これらの動画は、Aさんが個人で見るために、Aさんのパソコンで保管していました。
しかし、ある日、Aさんの自宅に京都府福知山警察署の警察官が来て、児童ポルノ所持による児童ポルノ禁止法違反の疑いで家宅捜査を受けました。
Aさんは京都府福知山警察署で取調べを受けることになり、その後も何回か取調べに呼ばれると伝えられました。
その中で、自分の刑事事件について略式手続が取られるかもしれないと耳にしたAさんは、詳しい話を聞いてみたいと弁護士に相談してみることにしました。
(※この事例はフィクションです。)
・児童ポルノ所持事件
児童ポルノの所持の禁止は、正式名称を「児童買春、児童ポルノに係る行為等の処罰及び児童の保護等に関する法律」という法律(以下、児童ポルノ禁止法)で定められた犯罪行為です。

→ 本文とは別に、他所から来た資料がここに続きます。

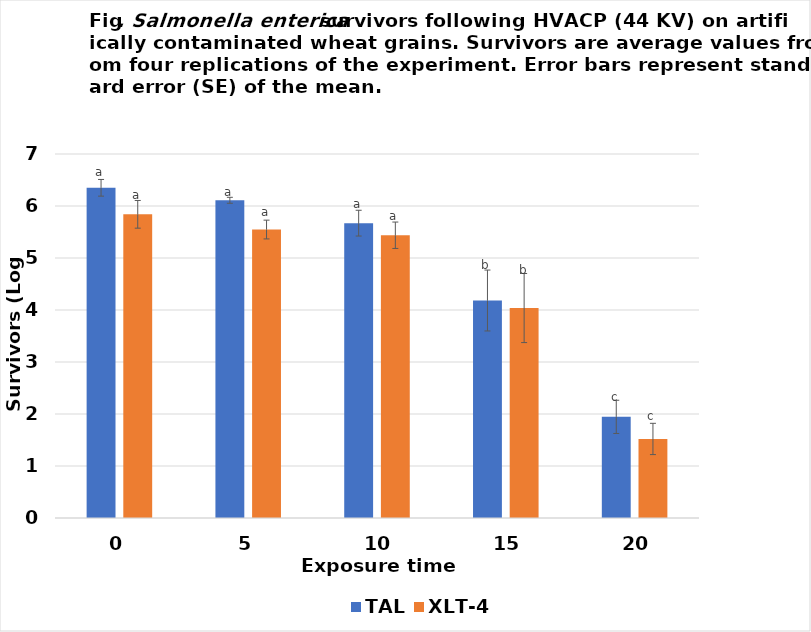
| Category | TAL | XLT-4 |
|---|---|---|
| 0.0 | 6.35 | 5.84 |
| 5.0 | 6.11 | 5.548 |
| 10.0 | 5.67 | 5.438 |
| 15.0 | 4.182 | 4.037 |
| 20.0 | 1.945 | 1.52 |
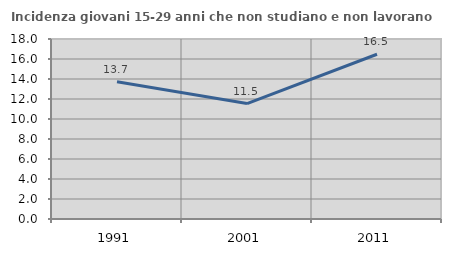
| Category | Incidenza giovani 15-29 anni che non studiano e non lavorano  |
|---|---|
| 1991.0 | 13.725 |
| 2001.0 | 11.544 |
| 2011.0 | 16.474 |
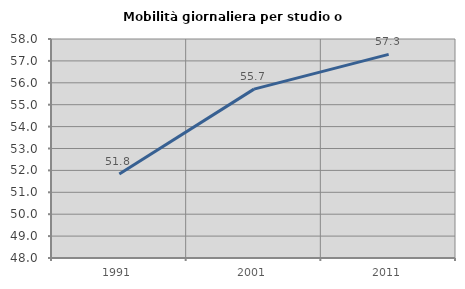
| Category | Mobilità giornaliera per studio o lavoro |
|---|---|
| 1991.0 | 51.836 |
| 2001.0 | 55.712 |
| 2011.0 | 57.298 |

児童ポルノ禁止法では、以下の条文で児童ポルノの所持を禁止しています。
児童ポルノ禁止法第7条第1項
自己の性的好奇心を満たす目的で、児童ポルノを所持した者(自己の意思に基づいて所持するに至った者であり、かつ、当該者であることが明らかに認められる者に限る。)は、1年以下の懲役又は100万円以下の罰金に処する。
自己の性的好奇心を満たす目的で、第2条第3項各号のいずれかに掲げる児童の姿態を視覚により認識することができる方法により描写した情報を記録した電磁的記録を保管した者(自己の意思に基づいて保管するに至った者であり、かつ、当該者であることが明らかに認められる者に限る。)も、同様とする。
児童ポルノ禁止法において、児童ポルノの単純所持は、たとえその所持の目的が自身の性的欲求を満たすためであっても禁止されています。
児童ポルノの単純所持の場合は、児童ポルノの販売目的の所持の場合に比べて法的刑は軽くなっています。
これは、販売目的で児童ポルノを持っていたのであれば、児童ポルノがさらに広がるおそれがありますが、単純所持であればその可能性は低いことから、性的虐待の程度が小さいと判断されるためです。
本件の場合には、Aさんは児童ポルノの単純所持に当たり、かつ所持している児童ポルノは計2点と少ないため、罰金刑も考えられる事案です。
・略式手続
では、Aさんが受けるかもしれないと言われた略式手続とは、どういった手続きなのでしょうか。
一般に略式手続と呼ばれる手続きは、刑事訴訟法第461条から第470条にかけて定められている刑事裁判の手続です。
略式手続の特徴は、簡易に迅速に裁判が行われるため、迅速な裁判が行われる点です。
この略式手続をするためには、
1 簡易裁判所の管轄に属する事件であること
2 100万円以下の罰金、科料などを科すことができる事件であること
3 被疑者が略式手続を行うことに異議がないこと
が必要になります。
以上の要件を満たす場合に、検察官が簡易裁判所に対して書面で公訴を提起することによって行われることができます(刑事訴訟法第462条第1項)。
また、略式手続の日数ですが、略式手続の請求を受けた裁判所は、略式命令が可能かつ略式命令が相当と判断した場合には略式手続の請求を受けた日から14日以内に判断することになっています(刑事訴訟法規則第290条第1項)。
そのため約2週間という速さで罰金などの判断が出ることになります。
また、略式判決に不服がある場合には、公判を請求することもできます(刑事訴訟法第465条)。
今回の事案についてみると、児童ポルノの単純所持の量刑は1年以下の懲役又は100万円以下の罰金です。
そのため、Aさんが同意すれば、管轄の簡易裁判所に公訴を提起することによって略式手続となる可能性も考えられるでしょう。
ただ、実際にAさんの立場になった場合、どうするべきかよくわからないと思う人も多いでしょう。
その場合には、刑事事件に強い弁護士に相談しながら決めることをおすすめいたします。